O'Brien, a senior adviser to Bloomberg's campaign, was previously a reporter at The New York Times and wrote a 2005 biography about Donald Trump, entitled "TrumpNation: The Art of Being the Donald." The biography spurred Trump to file a $5 billion suit against O'Brien that was later dismissed.

O'Brien, who was the executive editor for Bloomberg Opinion, which is part of Bloomberg's media company, argued in an interview this week that Bloomberg is "everything Donald Trump says he is but isn’t."

"He’s an actually successful businessman," O'Brien said of Bloomberg. "He’s a real billionaire. He’s someone who does care about public service."

Laura Cox, chairwoman of the Michigan Republican Party, criticized the former mayor's past efforts to limit the sale of sugary sodas and support gun control measures.

“President Trump has fought for the people of Michigan and our state’s economy is thriving with unemployment near historic lows,” Cox said in a statement. “Opening offices may get you some headlines, but only President Trump’s leadership will get the results we’ve seen in Michigan since he took office, and I am confident he will be rewarded by this state’s voters next November.”
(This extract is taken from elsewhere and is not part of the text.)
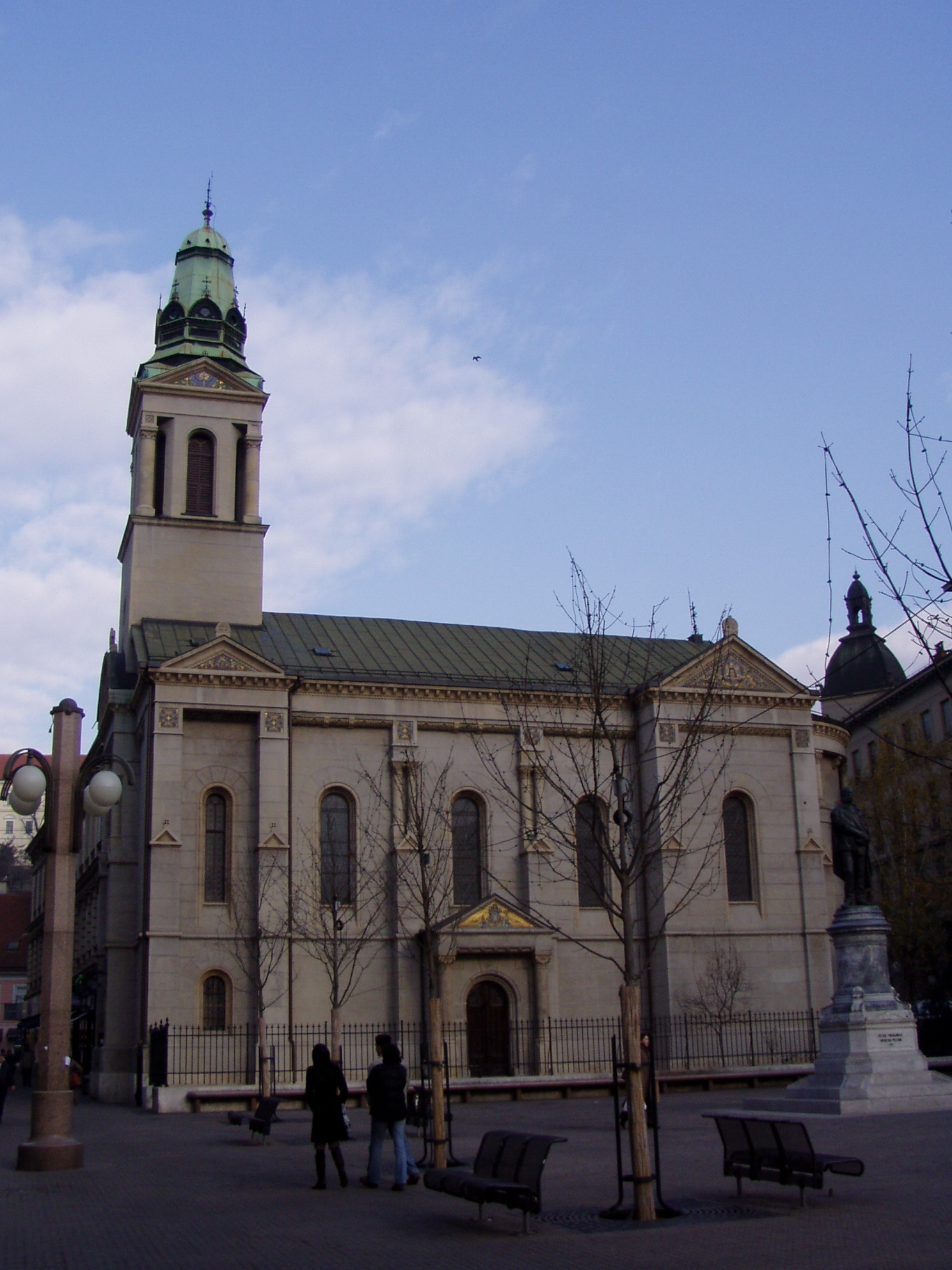 Собор Преображения Христова в Загребе

However, some Democrats in the state have criticized the former mayor for financially supporting the campaigns of former GOP Gov. Rick Snyder. Bloomberg contributed $6,800 — the maximum a donor could give directly to a candidate at the time — to Snyder's re-election campaign in 2014, according to a campaign finance disclosure.

A Bloomberg-funded committee, Independence USA, spent $2.7 million on ads benefiting Snyder that year, according to tracking by the nonprofit Michigan Campaign Finance Network.
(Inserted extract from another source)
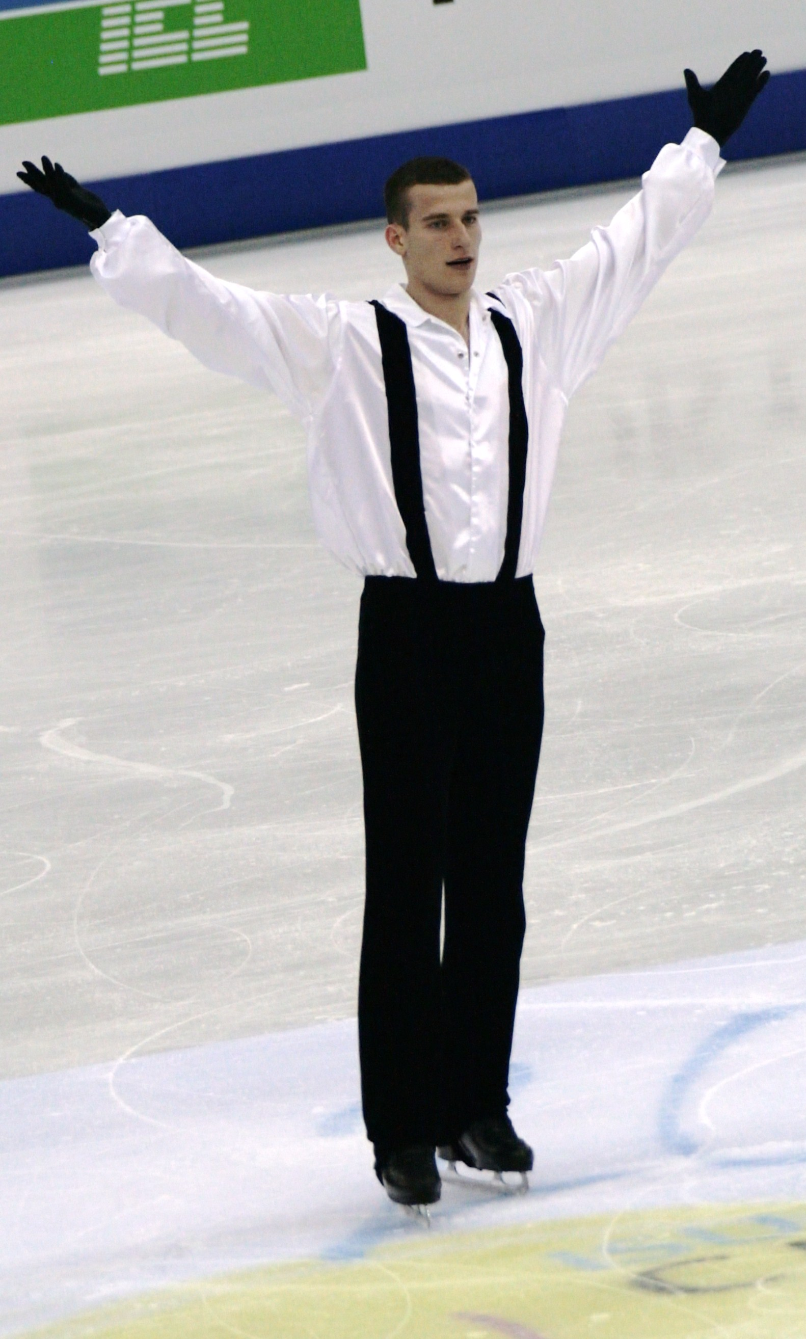 Мартон Марко (Венгрия) на чемпионате мира по фигурному катанию 2012

Bloomberg has  helped members of both parties who have focused on issues the former mayor cares about, O'Brien said.

"I think he saw Snyder as someone who was observant about fiscal budgeting, who had an independent streak around education, and that appealed to him," the Bloomberg adviser said.
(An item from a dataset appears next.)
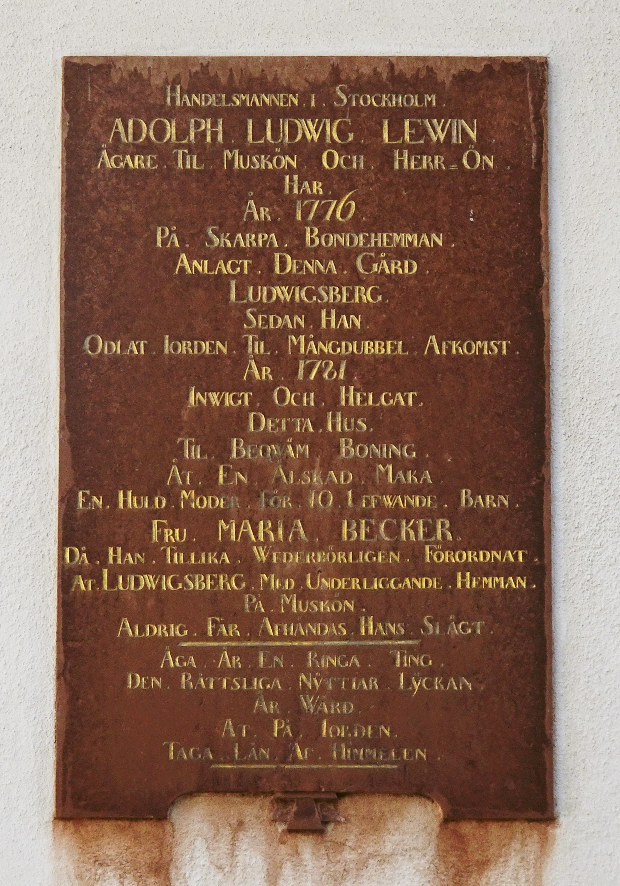 Ludvigsbergs herrgård, Muskö (minnestavla på fasaden)

In 2018, Everytown for Gun Safety Action Fund, a pro-gun control organization Bloomberg has funded, financially supported Democrat Dana Nessel in her successful campaign to become attorney general. Independence USA also spent $5 million to support Michigan Democrats Haley Stevens and Elissa Slotkin in their 2018 campaigns to win U.S. House seats held by Republicans, according to Michigan Campaign Finance Network.

“Defining him solely by his support for Snyder actually is a snapshot that doesn’t reflect the totality of what he’s done politically in the state of Michigan," O'Brien argued.

Adrian Hemond, CEO of the Lansing-based consulting firm Grassroots Midwest, compared Bloomberg's potential path to the Democratic nomination to Snyder's path to the GOP nomination for governor in 2010. 

Both Bloomberg and Snyder are moderates in crowded primary fields with other more ideological candidates who could divide opposition voters, Hemond noted.

"He’s literally running the Rick Snyder play nationally but on steroids," he said.

Hemond said he was skeptical that Bloomberg would be successful but said he wouldn't rule it out.